It may look like a balloon, but this is no party animal

Sat, Sep 15, 2012, 01:00

   

ANOTHER LIFE: RACHEL CARSON, the United States’ early begetter of the environmental movement, knew about much more than the ominous silencing of spring by the toxins of DDT.

Her own science was marine biology, and her great early trilogy of books on the ocean has been my frequent inspiration, offering a flow of learning lit up by a loving absorption in “the mystery and meaning of the sea”, nurtured by her research across the Atlantic from Co Mayo.

In The Edge of the Sea (1955) she described finding a stranded Portuguese man-of-war on a South Carolina beach and, having kept it respectfully overnight in a bucket of saltwater, waded into a chilly March sea to hurl it (and its deadly stinging tentacles) as far as she could into the waves.

What struck her was the man-of-war’s behaviour as it fought to leave the shallows, trying to use a difficult wind by adjusting the shape and position of the colony’s gas-filled sail, set diagonally across its base. There was, she said, “a strong illusion of sentience. This was no helpless bit of flotsam, but a living creature exerting every means at its disposal to control its fate”.

When, these days, this common creature of the Gulf Stream arrives near Irish shores, we may think of global warming and the steady northward shift of warm-water species – perhaps even of dire predictions about jellyfish taking over an ocean emptied of fish for human food. But occasional “invasions” of Physalia physalis around these islands have been recorded for a century or more. The last was in 2009, when more than 30 sightings along the east coast presaged much larger numbers out in the Irish Sea. The same may be true off the south coast this year. Swarms of anything up to 1,000 float in warmer tropical waters, and can be carried to these shores by a seasonal abundance of southwest winds in the great, warm river of the Gulf Stream.

The Portuguese man-of-war (originally named, apparently, for the resemblance of its float to the helmets of Portuguese soldiers) is technically not a single jellyfish but a siphonophore, an elongated, joined-up colony of individual organisms or zooids, each with a different function but working together as a team. Communication between them is maintained through a network of nerve fibres. None could lead an independent life.
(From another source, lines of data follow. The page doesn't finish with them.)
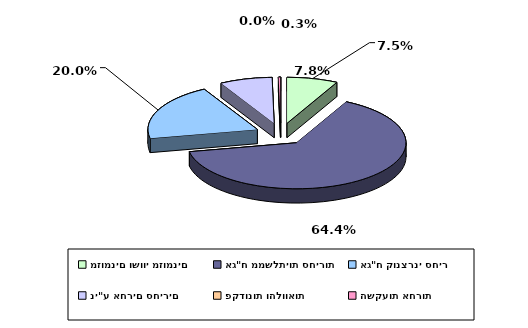
| Category | Series 0 |
|---|---|
| מזומנים ושווי מזומנים | 0.075 |
| אג"ח ממשלתיות סחירות | 0.644 |
| אג"ח קונצרני סחיר | 0.2 |
| ני"ע אחרים סחירים | 0.078 |
| פקדונות והלוואות | 0 |
| השקעות אחרות | 0.003 |
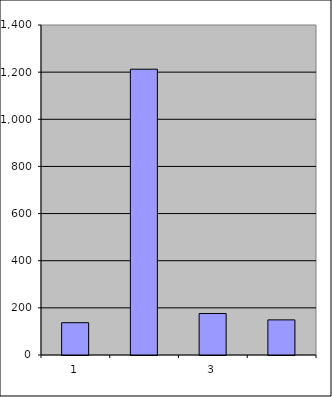
| Category | Series 0 |
|---|---|
| 0 | 137 |
| 1 | 1212.429 |
| 2 | 175.973 |
| 3 | 148.969 |

The most visible zooid is the sail, or float, and its base. The oddly martial-looking sail is an iridescent party balloon, pink or blue or both, according to the light, and filled from a gland that pumps out nitrogen and carbon monoxide, with a moiety of argon, to stretch the balloon to perhaps 30cm.

While some siphonophores can deflate their float completely, sinking beneath the surface if the weather turns rough, the Physalia colony is limited to pumping it up or down to affect the speed of drift. How far it can “consciously” manipulate its voyage, as inferred by Rachel Carson, is part of marine biology’s continuing research into the animal’s mysteries.